THE SINNER

In questi giorni di quarantena come la maggior parte di noi, mi sono buttata alla ricerca di nuovi telefilm/serie tv su Netflix. Come ho già avuto modo di dire sono una vera e propria divoratrice di questo genere di intrattenimento. Tra la vasta scelta che ci offre la piattaforma televisiva ho scelto The Sinner. Presa dalla frenesia non mi sono accorta che ho invertito le stagione iniziando dalla seconda, ma devo ammettere che questo mio errore non mi ha limitato nella visione perchè le due stagioni, salvo qualche riferimento sono distaccate.
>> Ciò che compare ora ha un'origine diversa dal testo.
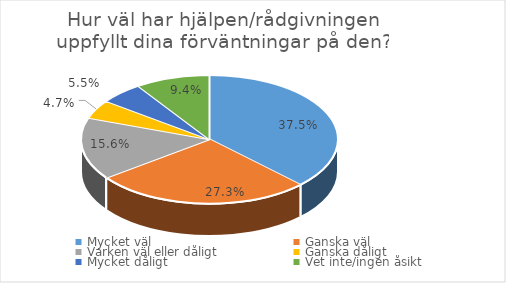
| Category | Series 0 |
|---|---|
| Mycket väl | 0.375 |
| Ganska väl | 0.273 |
| Varken väl eller dåligt | 0.156 |
| Ganska dåligt  | 0.047 |
| Mycket dåligt  | 0.055 |
| Vet inte/ingen åsikt | 0.094 |
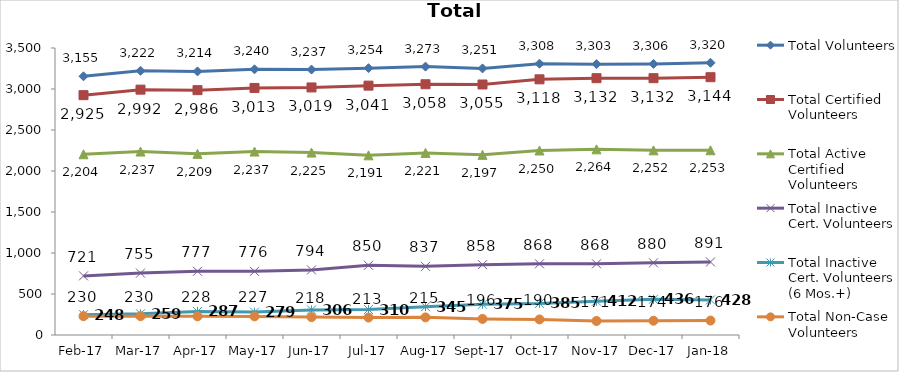
| Category | Total Volunteers | Total Certified Volunteers | Total Active Certified Volunteers | Total Inactive Cert. Volunteers | Total Inactive Cert. Volunteers (6 Mos.+) | Total Non-Case Volunteers |
|---|---|---|---|---|---|---|
| 2017-02-01 | 3155 | 2925 | 2204 | 721 | 248 | 230 |
| 2017-03-01 | 3222 | 2992 | 2237 | 755 | 259 | 230 |
| 2017-04-01 | 3214 | 2986 | 2209 | 777 | 287 | 228 |
| 2017-05-01 | 3240 | 3013 | 2237 | 776 | 279 | 227 |
| 2017-06-01 | 3237 | 3019 | 2225 | 794 | 306 | 218 |
| 2017-07-01 | 3254 | 3041 | 2191 | 850 | 310 | 213 |
| 2017-08-01 | 3273 | 3058 | 2221 | 837 | 345 | 215 |
| 2017-09-01 | 3251 | 3055 | 2197 | 858 | 375 | 196 |
| 2017-10-01 | 3308 | 3118 | 2250 | 868 | 385 | 190 |
| 2017-11-01 | 3303 | 3132 | 2264 | 868 | 412 | 171 |
| 2017-12-01 | 3306 | 3132 | 2252 | 880 | 436 | 174 |
| 2018-01-01 | 3320 | 3144 | 2253 | 891 | 428 | 176 |
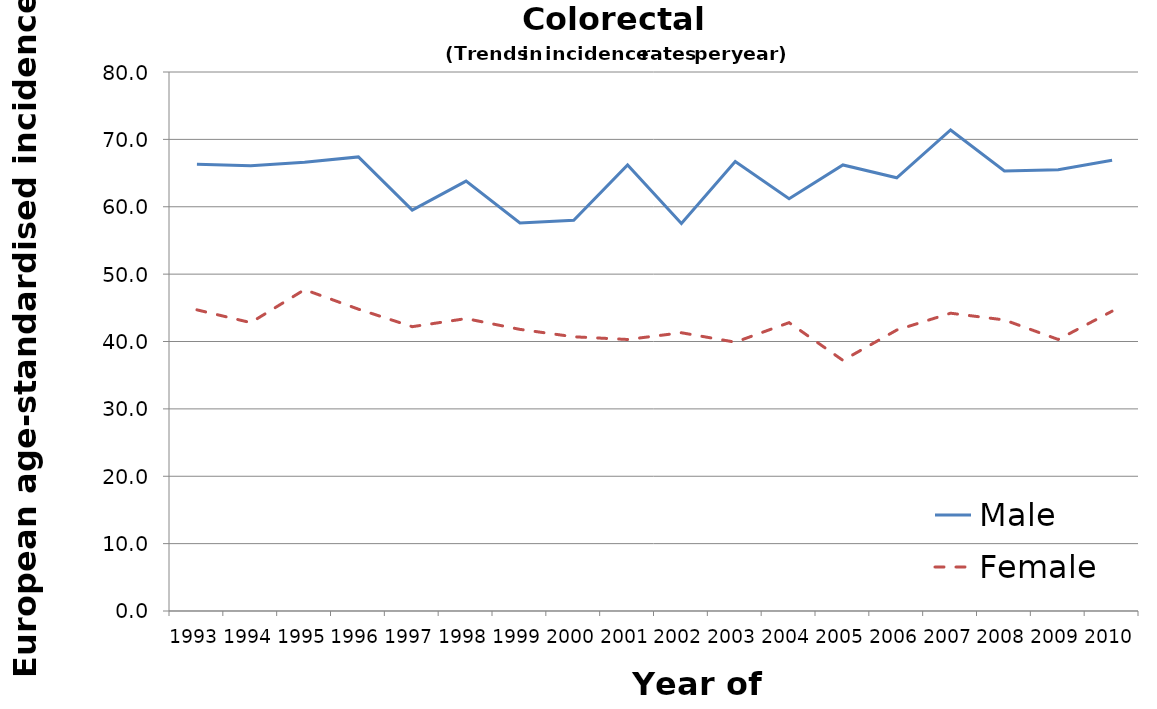
| Category | Male | Female |
|---|---|---|
| 1993.0 | 66.3 | 44.7 |
| 1994.0 | 66.1 | 42.8 |
| 1995.0 | 66.6 | 47.7 |
| 1996.0 | 67.4 | 44.8 |
| 1997.0 | 59.5 | 42.2 |
| 1998.0 | 63.8 | 43.4 |
| 1999.0 | 57.6 | 41.8 |
| 2000.0 | 58 | 40.7 |
| 2001.0 | 66.2 | 40.3 |
| 2002.0 | 57.5 | 41.3 |
| 2003.0 | 66.7 | 39.9 |
| 2004.0 | 61.2 | 42.8 |
| 2005.0 | 66.2 | 37.2 |
| 2006.0 | 64.3 | 41.7 |
| 2007.0 | 71.4 | 44.2 |
| 2008.0 | 65.3 | 43.2 |
| 2009.0 | 65.5 | 40.3 |
| 2010.0 | 66.9 | 44.5 |

Il protagonista è un detective di una piccola cittadina statunitense . La prima stagione è tratta dal romanzo della scrittrice tedesca Petra Hammesfahr. e ha per protagonista femminile l’attrice Jessica Biel che interpreta la parte di Cora, una moglie e madre dall’apparente vita serena che un giorno presa da un raptus uccide in spiaggia un ragazzo che sembra non avere inizialmente alcun legame con lei. La seconda stagione vede invece la storia girare intorno alla figura di un emblematico ragazzino vissuto all’interno di una comune. In entrambe le stagioni il detective è chiamato a far chiarezza sul delitto compiuto e che all’apparenza sembra già risolto perchè l’assassino è palese fin dal primo episodio; tuttavia la caparbietà del nostro protagonista ci fa capire che le cose semplici spesso sono lo scudo di situazioni ben più complicate. La ricostruzione a ritroso con flash back dei fatti avvenuti sono l’elemento chiave di questo Telefilm. ( cit.Wikipidia )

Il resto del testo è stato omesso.